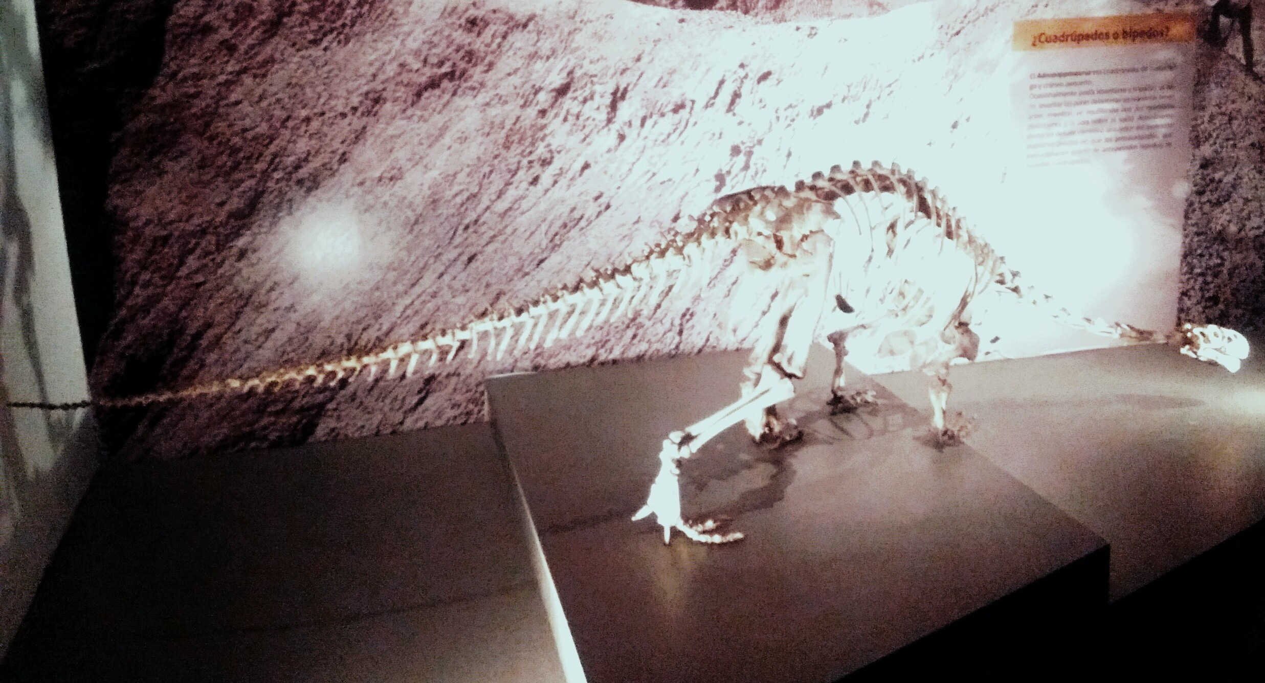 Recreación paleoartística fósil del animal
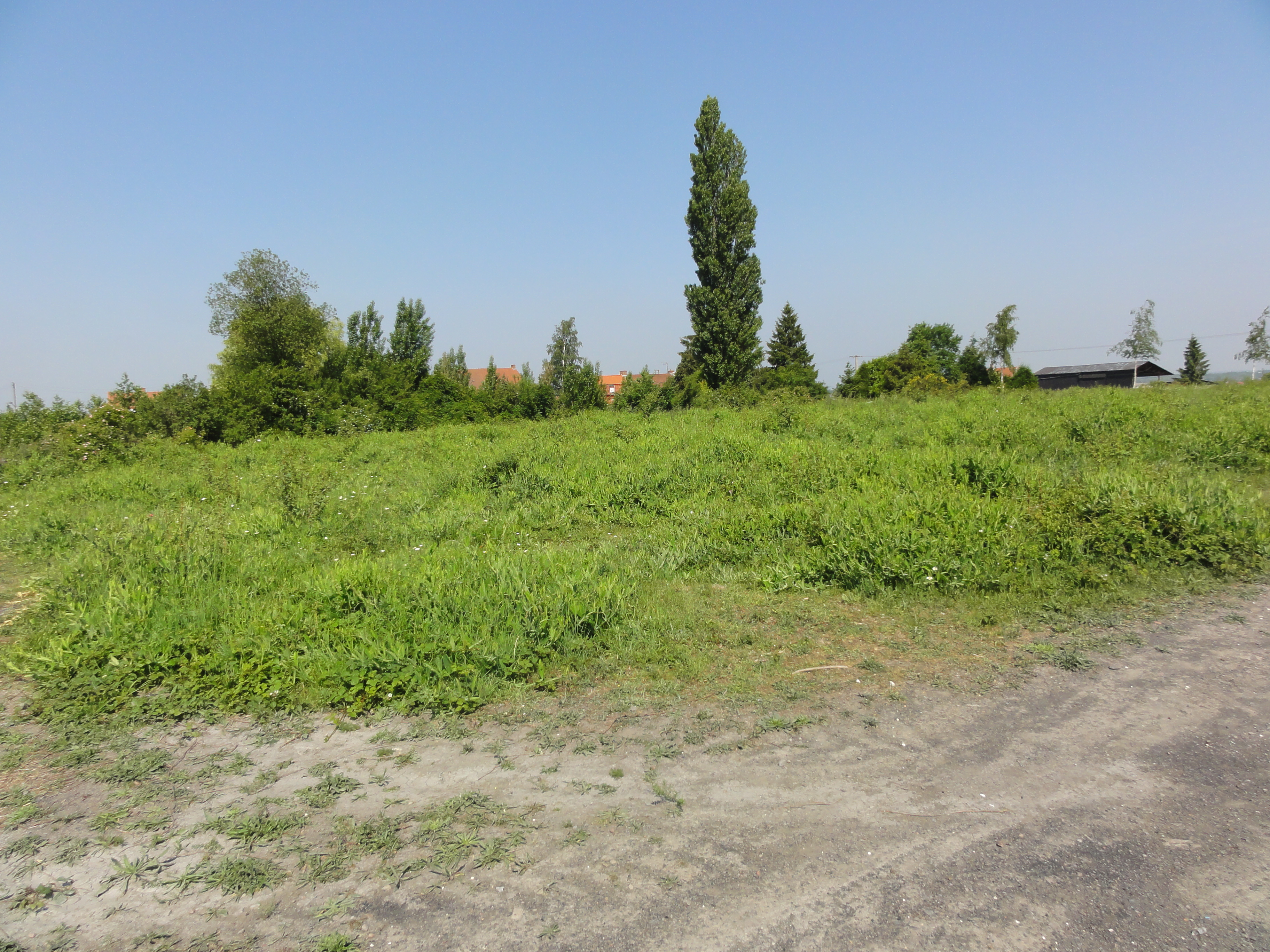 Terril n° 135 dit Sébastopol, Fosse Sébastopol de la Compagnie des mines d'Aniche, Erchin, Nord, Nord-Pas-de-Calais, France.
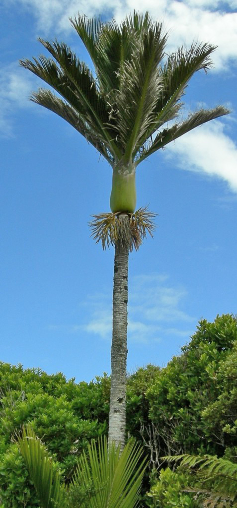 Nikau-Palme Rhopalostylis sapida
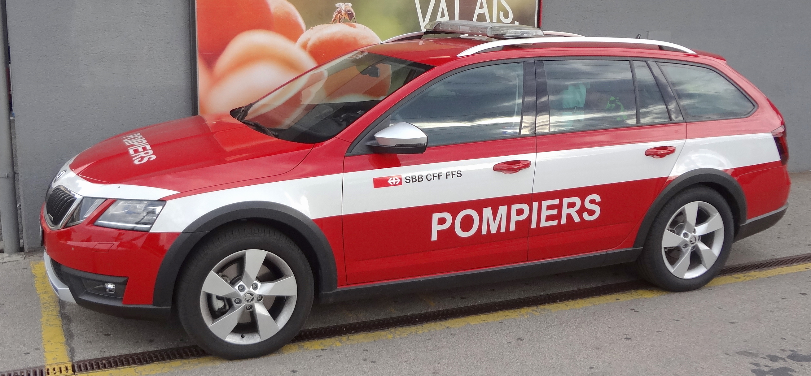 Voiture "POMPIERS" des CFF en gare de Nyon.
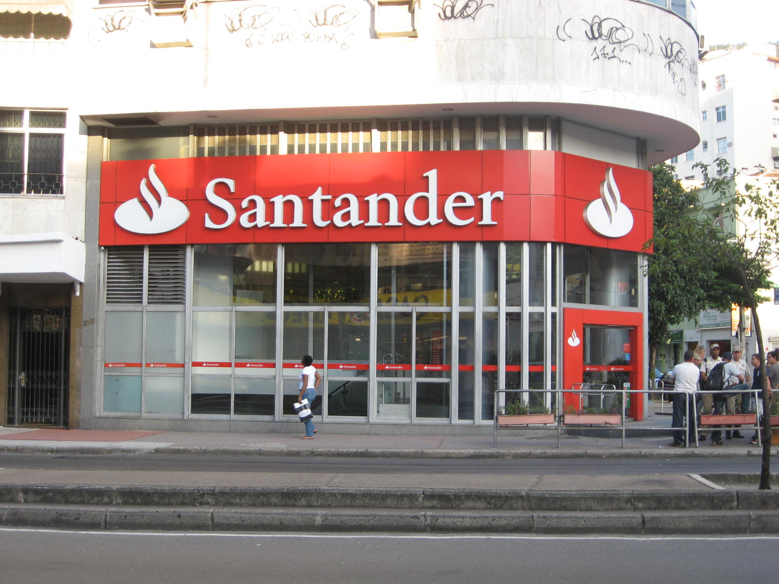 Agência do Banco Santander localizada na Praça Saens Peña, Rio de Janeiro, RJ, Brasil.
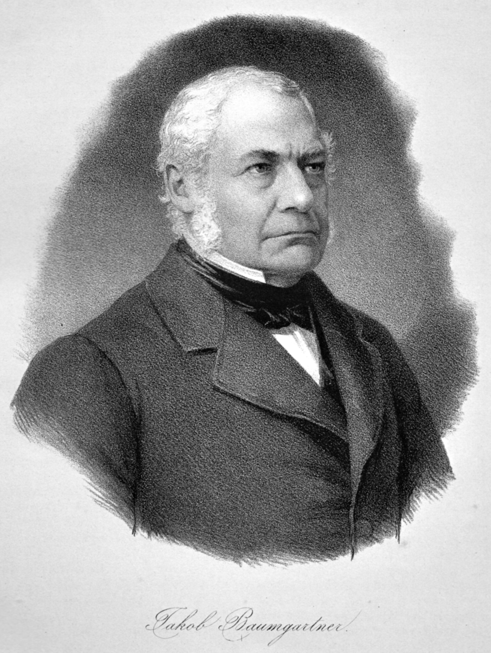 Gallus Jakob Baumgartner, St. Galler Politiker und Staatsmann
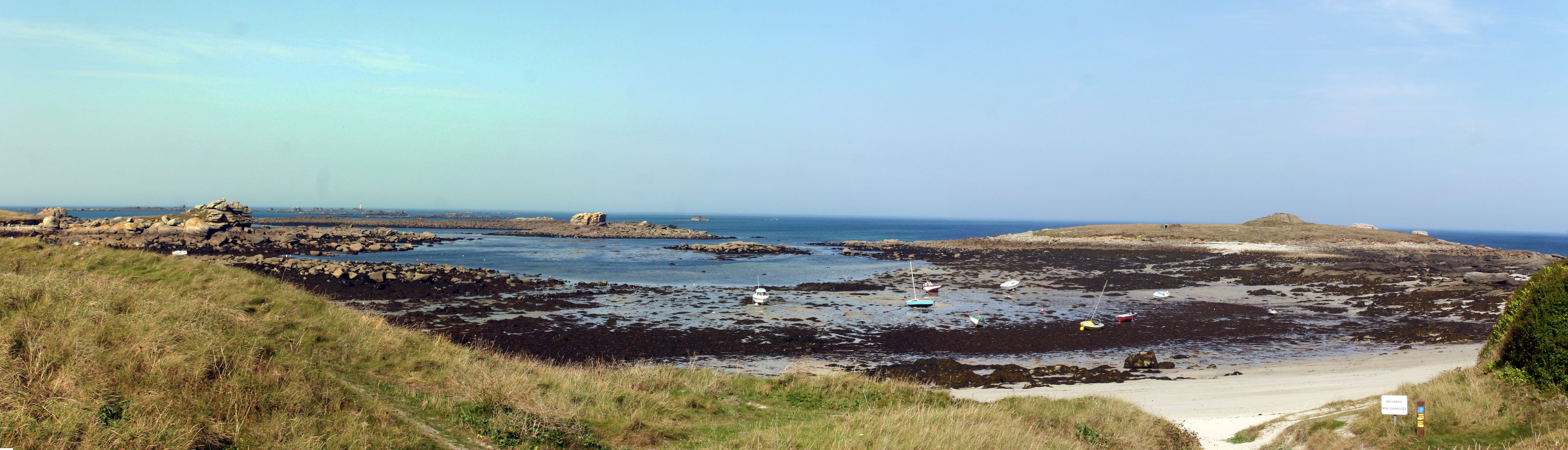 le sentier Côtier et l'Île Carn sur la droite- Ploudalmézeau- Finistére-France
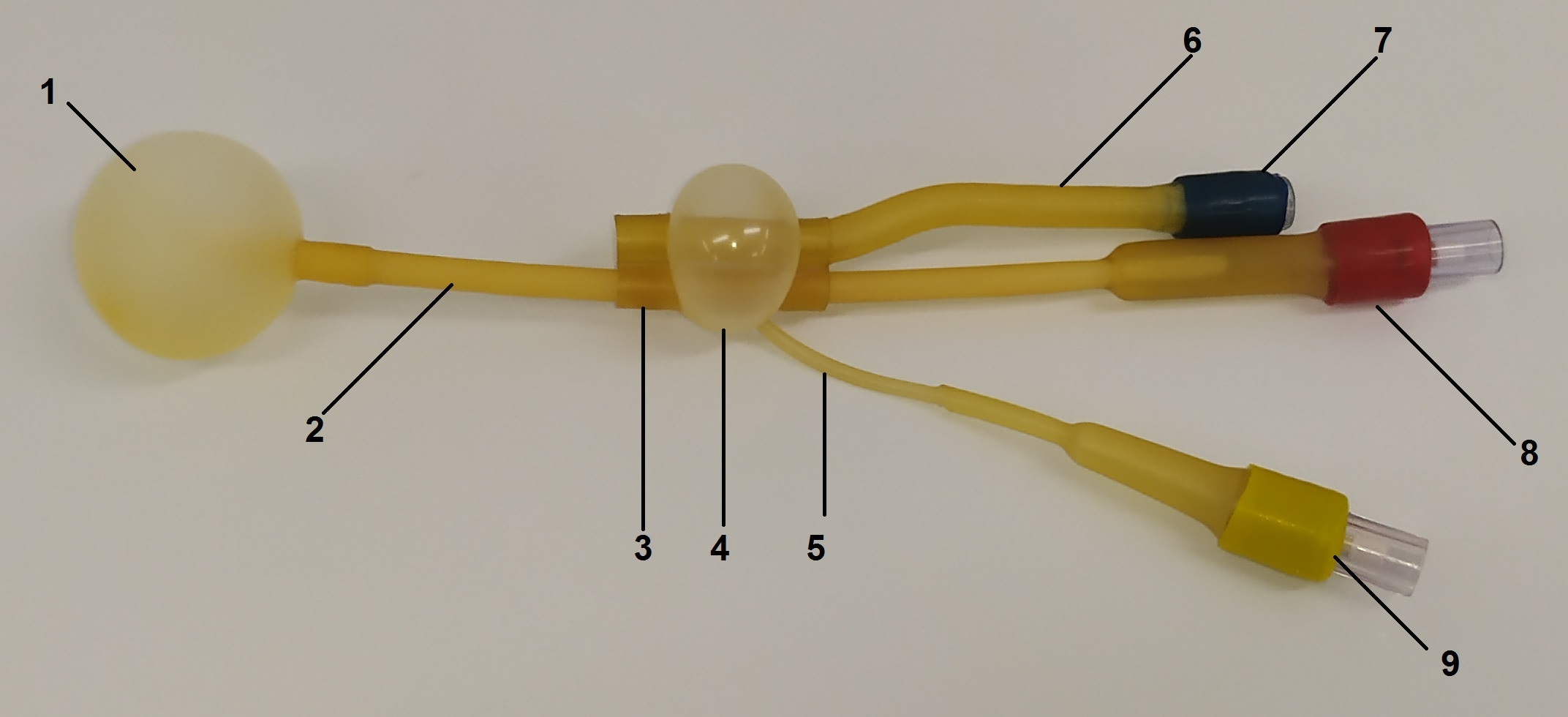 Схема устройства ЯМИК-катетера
..........
(The task): Return the whole listing, word for word, and leave out every picture.

(Written answer):
 Recreación paleoartística fósil del animal
 Terril n° 135 dit Sébastopol, Fosse Sébastopol de la Compagnie des mines d'Aniche, Erchin, Nord, Nord-Pas-de-Calais, France.
 Nikau-Palme Rhopalostylis sapida
 Voiture "POMPIERS" des CFF en gare de Nyon.
 Agência do Banco Santander localizada na Praça Saens Peña, Rio de Janeiro, RJ, Brasil.
 Gallus Jakob Baumgartner, St. Galler Politiker und Staatsmann
 le sentier Côtier et l'Île Carn sur la droite- Ploudalmézeau- Finistére-France
 Схема устройства ЯМИК-катетера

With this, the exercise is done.